At first glance, I thought the initial post was bias. After reading the others and reflecting on my own experience, I'm understanding the positions here.
I grew up in a largely rural and agricultural community, working on cattle and sheep ranches, a large hog farm, and spent two summers farming on a tractor. Now, we can blame a work force for not being willing to work at cheaper wages, but that wouldn't be the whole story. Those in agri-industries all over this country are under constant assault from an economy where it is increasingly more difficult to earn a living doing what has often been a multi-generational endeavor. This is reflected in various lobbying and famously in Farm Aid (john melloncamp, willie nelson, etc.) So, the farmer and rancher have to widen their profit margins where ever they can. They have been doing so in Texas ever since the area separated itself from Mexico with the Rio Grande. And at least this long throughout the southwest. To save the farm? Yeah, but damn, this is free enterprise and cheap labor equals better profit and this is the American way. Losing the farm is not always the motivator. Not only the people, but also the trend of cheap labor migrated north and to other industry, right along all the paths of free enterprise.

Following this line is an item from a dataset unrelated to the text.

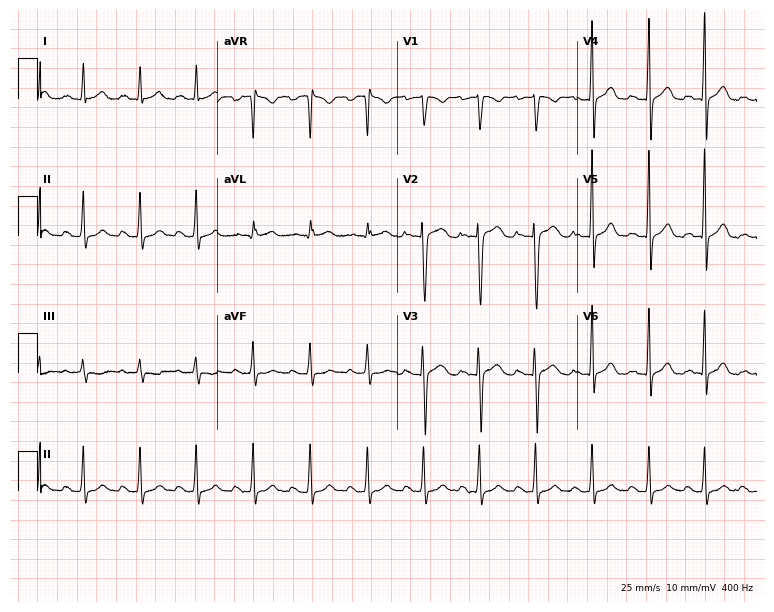
ECG — a 21-year-old female. Screened for six findings — first-degree AV block, right bundle branch block, left bundle branch block, sinus bradycardia, atrial fibrillation, sinus tachycardia — none is recorded. Only these six findings were labelled.

I also grew up working with these illegals. Some had different names for them: wetbacks, often used derrogatorily, but sometimes as a valid term of designation that implied the wage for which the person in question was willing to work; "wetback" was financial term. They called themselves mujou (pronounced moo-how'). I don't know what this word really translates to - there are several other Spanish words for deer. But I know what they meant - they had to stay hidden, in brush and shadows and quietly dissappear at first sign of la shota, their term for the Border Patrol. Crossing the border and traveling crosscountry, they lived much like the deer with which they shared the countryside. These people sometimes spent their entire working careers working for a family, becoming permanent figures in the day-to-day lives of those with whom they lived. The arguments then were similar to those now: illegals were often not financially responsible for themselves. But sometimes they were, more often then than now, I'll bet. They stole jobs from locals. They drained an area of its finances. More recently, they take up our prison and welfare space.
I don't know what the answers are. I know that having grown up here has put me in the habit of seeing these problems as ones that are familiar, a part of life, and borne of and perpetuated by a need for a convenient solution to an insatiable economy.